-- The input --

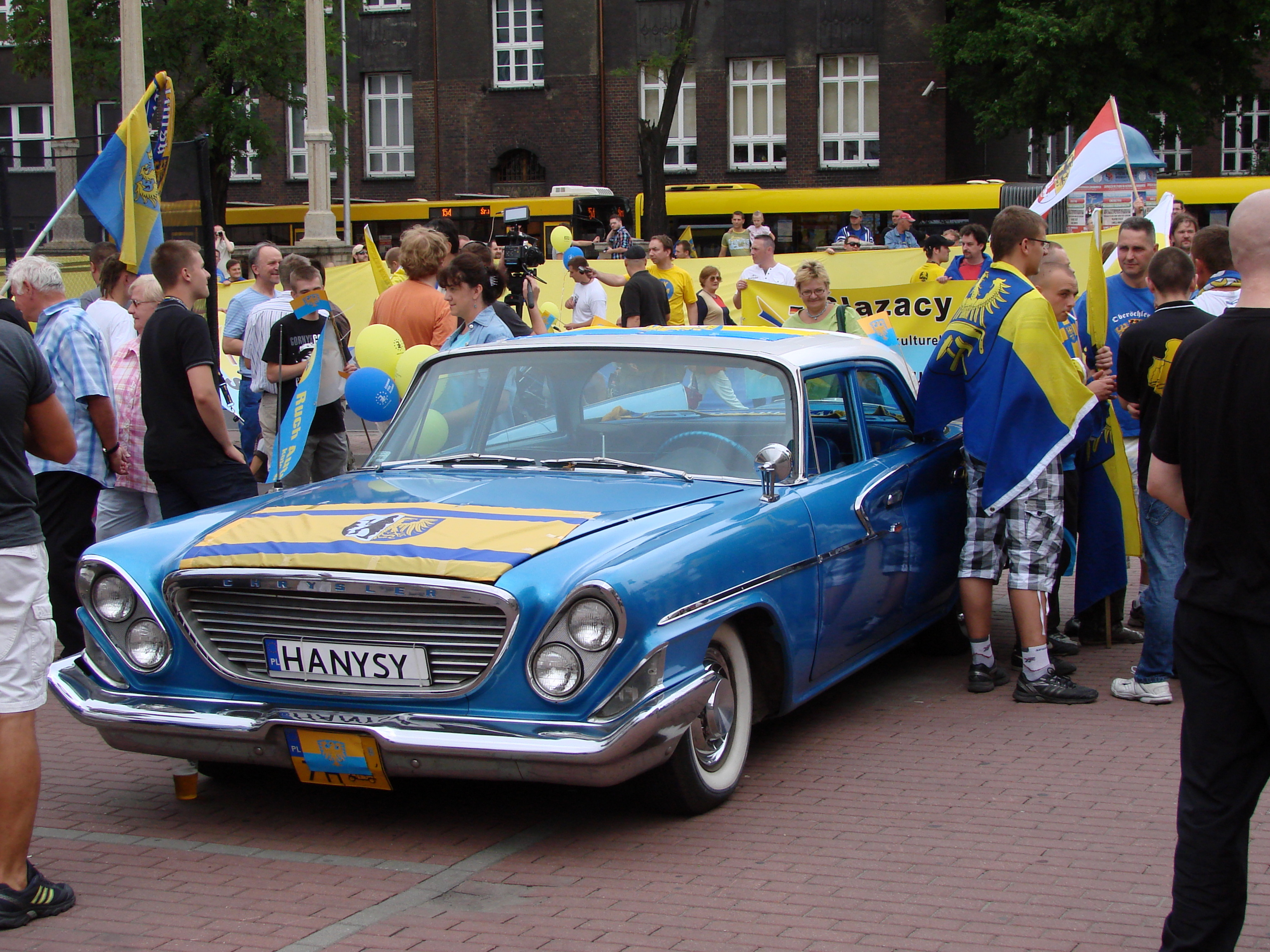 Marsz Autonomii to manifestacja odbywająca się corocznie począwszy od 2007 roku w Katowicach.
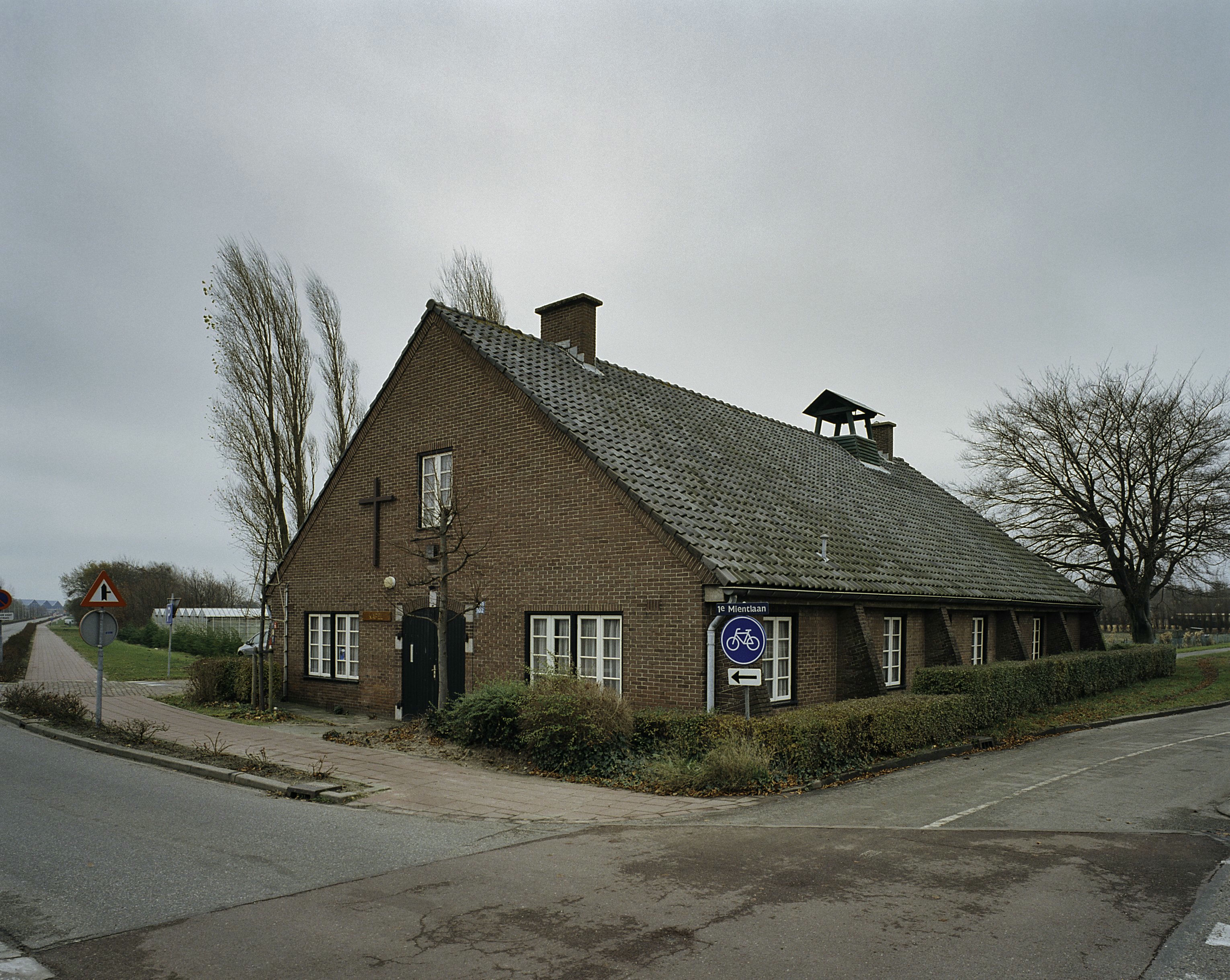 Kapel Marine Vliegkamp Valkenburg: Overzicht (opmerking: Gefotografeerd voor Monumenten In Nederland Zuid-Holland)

* * *

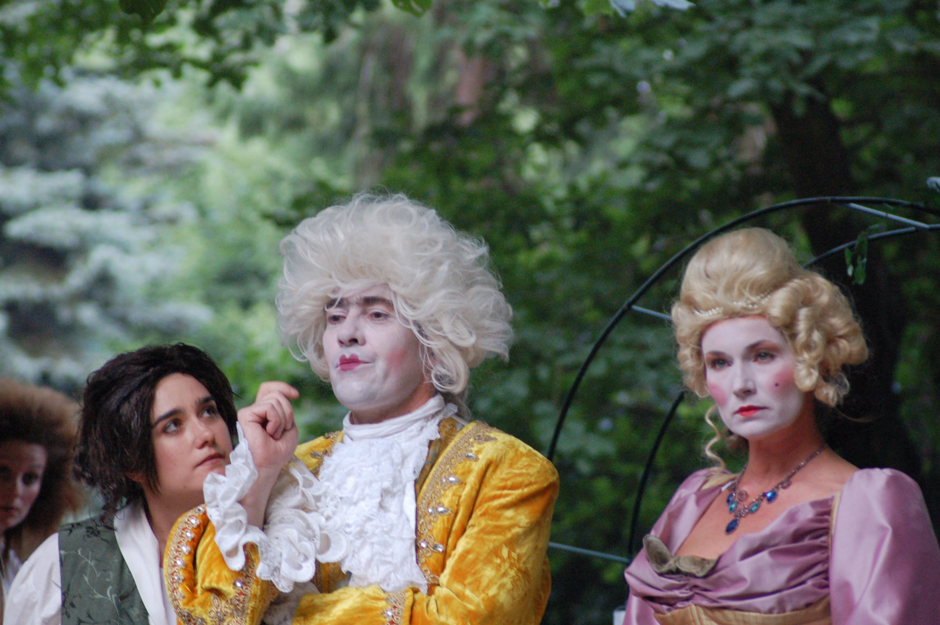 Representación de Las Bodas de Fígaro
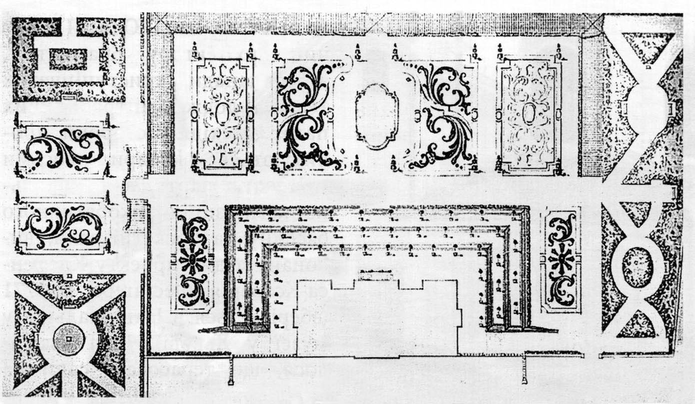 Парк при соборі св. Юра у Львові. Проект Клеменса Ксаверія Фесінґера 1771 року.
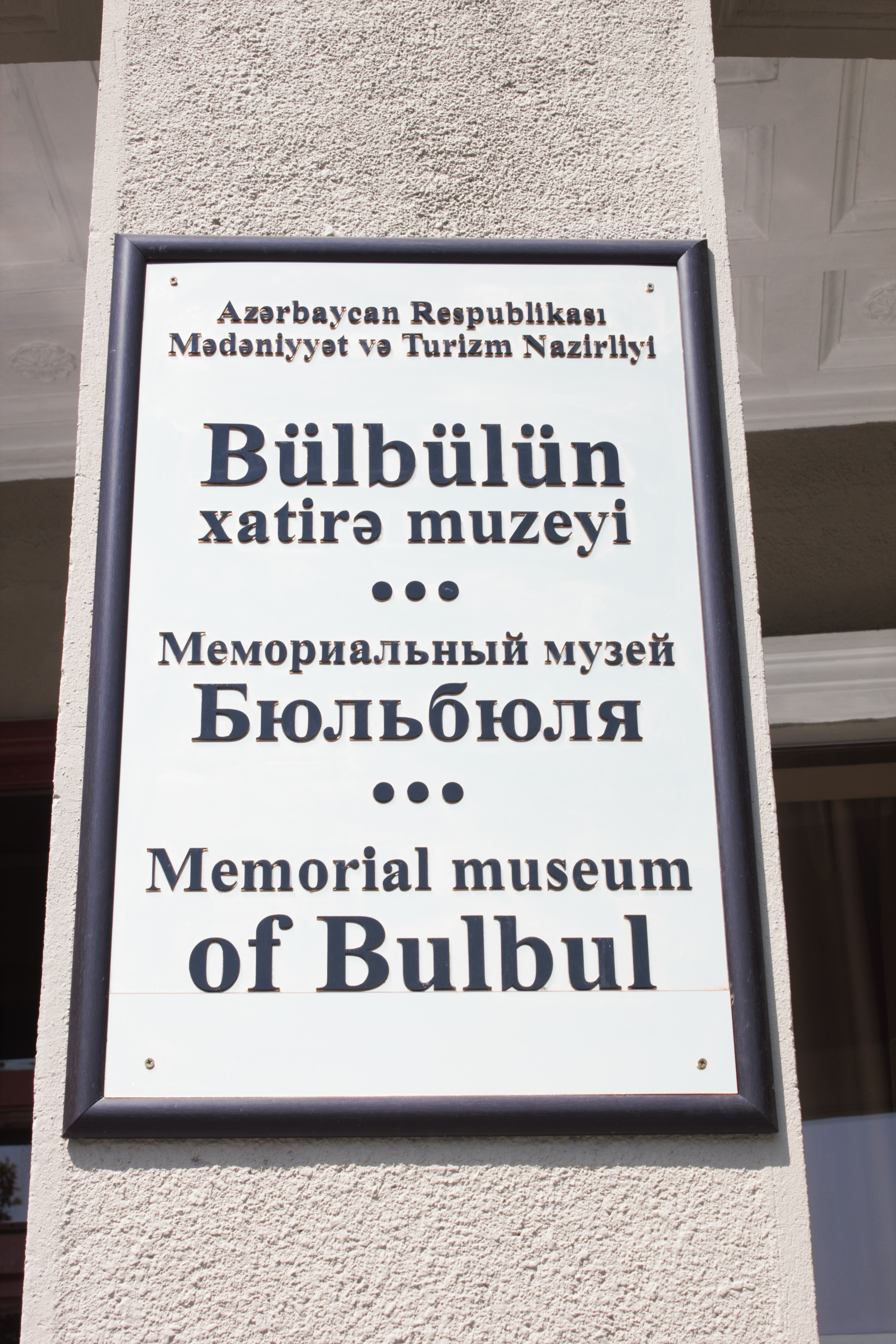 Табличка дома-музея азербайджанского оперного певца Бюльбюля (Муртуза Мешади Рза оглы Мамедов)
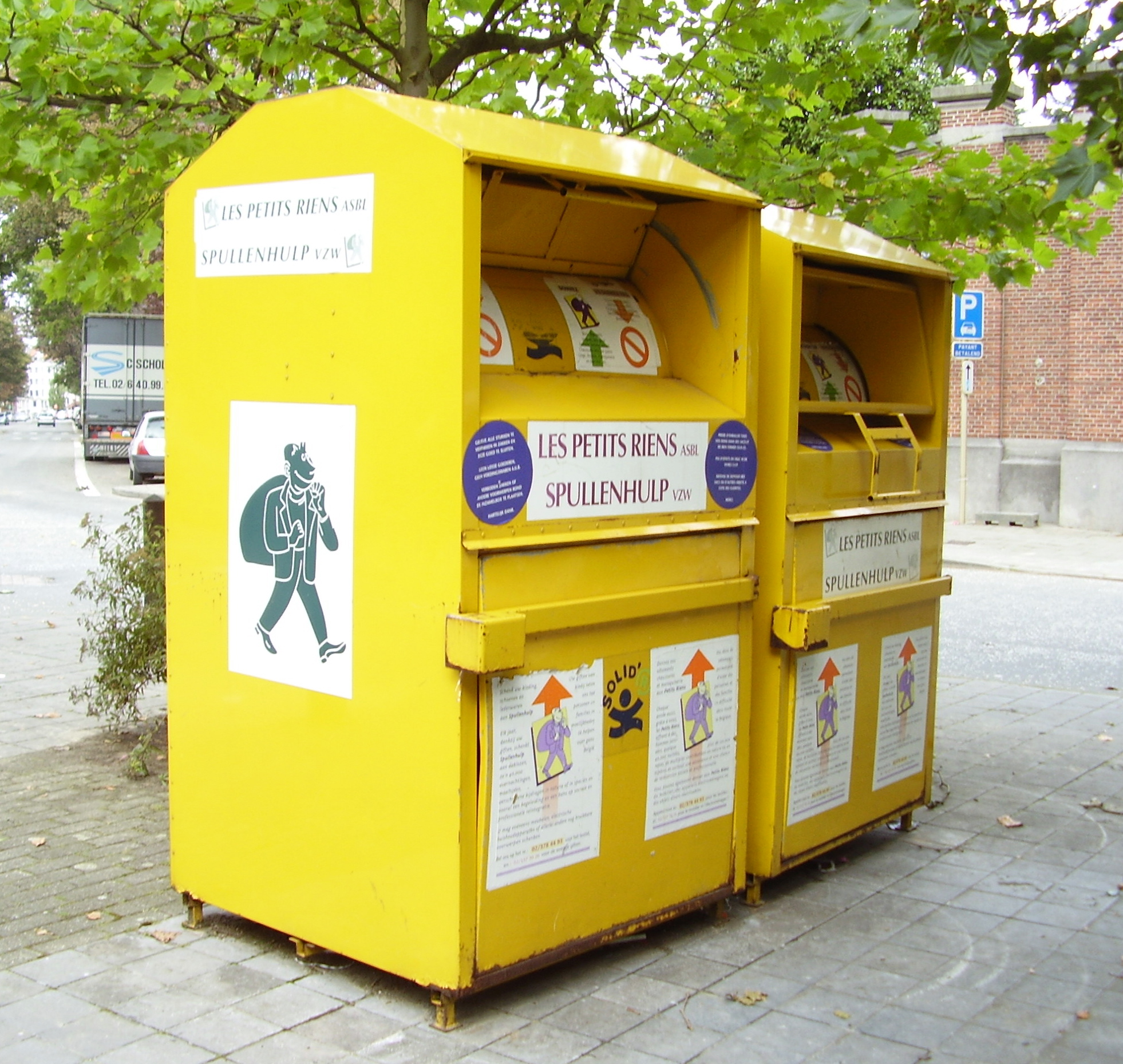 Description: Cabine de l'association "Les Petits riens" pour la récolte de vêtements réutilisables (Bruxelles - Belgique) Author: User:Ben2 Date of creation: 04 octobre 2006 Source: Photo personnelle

---

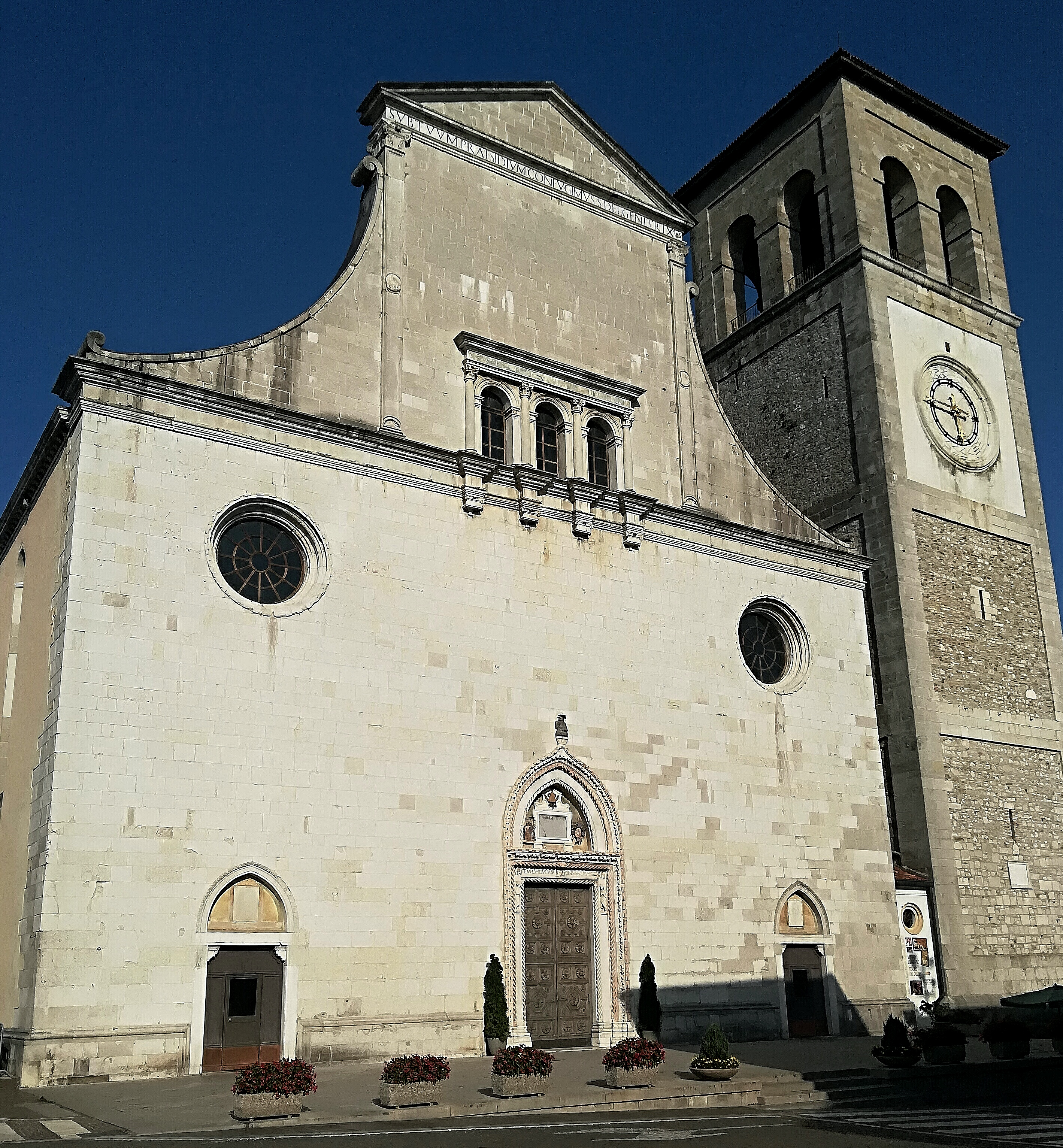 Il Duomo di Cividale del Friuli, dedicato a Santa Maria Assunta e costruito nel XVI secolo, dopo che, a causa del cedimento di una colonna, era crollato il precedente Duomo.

-- Exercise instructions --
Could you repeat, exactly, only the lines above starting at the one that has "Marsz Autonomii to" and stopping after the one that has "Kapel Marine Vliegkamp", without the pictures?

-- Answer space --
 Marsz Autonomii to manifestacja odbywająca się corocznie począwszy od 2007 roku w Katowicach.
 Kapel Marine Vliegkamp Valkenburg: Overzicht (opmerking: Gefotografeerd voor Monumenten In Nederland Zuid-Holland)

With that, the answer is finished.